International incidents often occur across different time zones so that the numeric values of time may not be directly comparable. All systems should be set up to record the time zone against which they are logging, and whether daylight saving has been applied. Unfortunately there are a number of different formats for recording this information. Indeed some time zone names are not unique, so correlating logs is often harder than it should be. When reporting an incident, you should always include the time zone with respect to Coordinated Universal Time (UTC, for example ‘16:19:00 +0100’ for British Summer Time) and whether timestamps are synchronised to an international standard. Without this a great deal of effort can be wasted.

Automated Processing of Logs

Logfiles can grow very large, and routinely scanning them by eye may not be possible.

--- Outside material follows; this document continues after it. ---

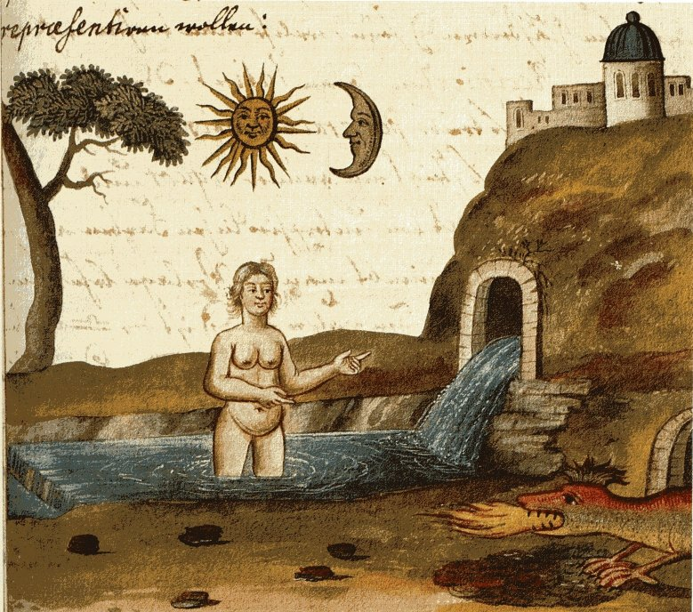 Immagine del manoscritto Zoroaster Clavis Artis, MS. Verginelli-Rota, Biblioteca dell'Accademia Nazionale dei Lincei, Roma, vol. 2, pag. 87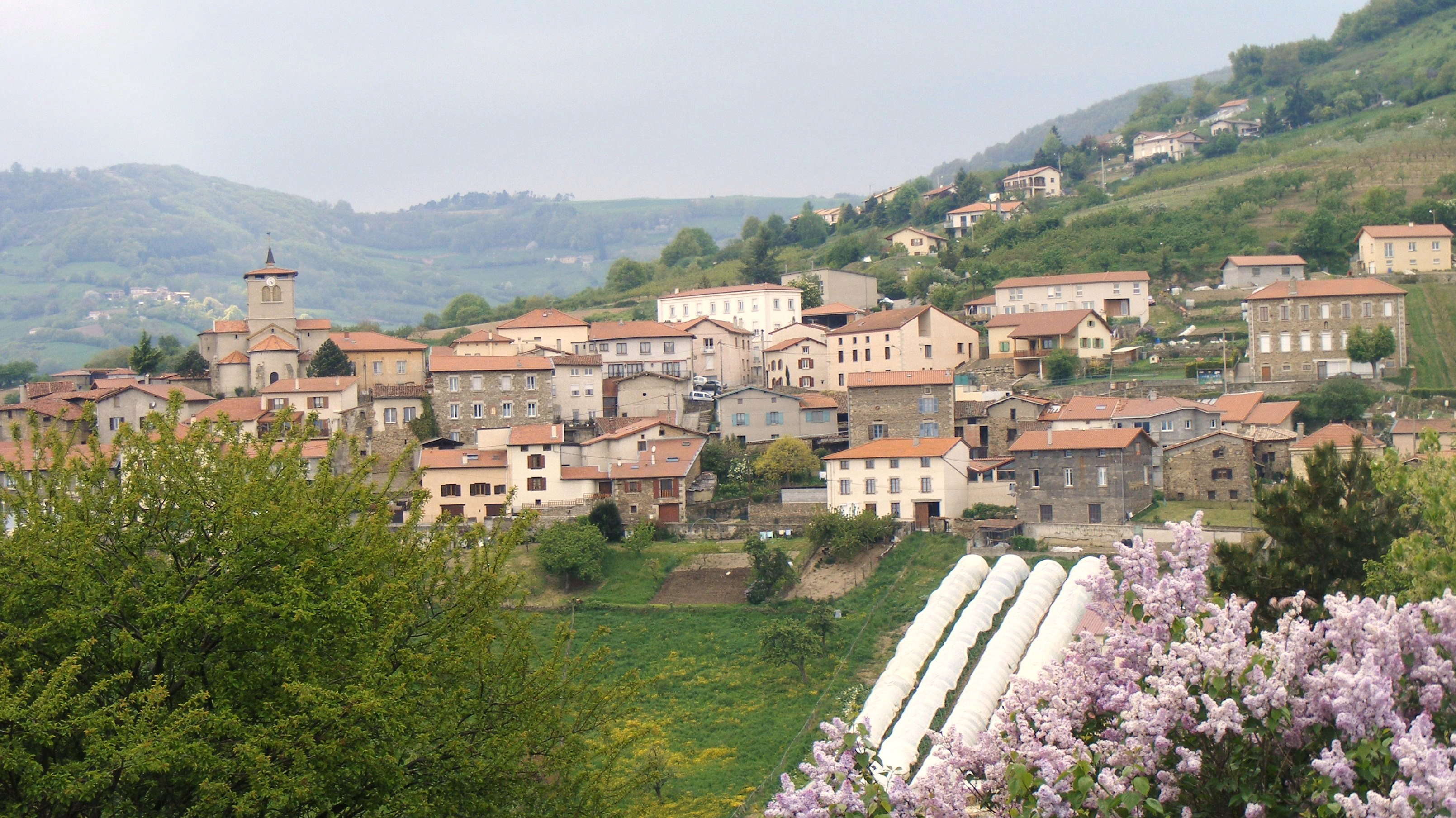 Saint-Romain-en-Jarez; vue générale

There are a number of computer programs that can help to monitor logs and many sites have written their own scripts for this purpose. Such programs aim to identify patterns in the logfiles, and they can be very effective at identifying common, known problems. However a program is unlikely ever to be as good as a human at spotting new or unusual patterns. A compromise solution may be to use programs to filter out entries that are known to be harmless (though even these should be checked occasionally) and well-known problem patterns, and then to scan the remaining information by eye. As new patterns are identified they can be added to the known-good and known-bad filters. This process of tuning can be time-consuming, but is the most effective way to extract information from the logs. Raw logs should still be kept, subject to the issues relating to Data Retention in Section 2.2, as it can be useful to review them when new patterns are identified. It is very common for hostile activity to take some time to be noticed, and reassuring at that stage to be able to review older logs to determine when it actually began.

Graphing Activity

Humans are quite good at spotting patterns in textual information, but they are extremely good at finding them in graphical representations. A highly efficient way to monitor the health of any system is to graph some appropriate measures of its performance. Graphs of network traffic levels such as those provided by the Janet Netsight System are fairly commonly used. Less frequent, but very useful, are graphs of, for example, number of requests to a web server, number of failed and successful logins to a network, or system idle time or memory usage. Regular patterns in these graphs will quickly become familiar to the operator. Once the system’s normal behaviour is well known, unexpected changes will often be spotted without conscious thought. Detailed investigation can then be done using the original logfiles.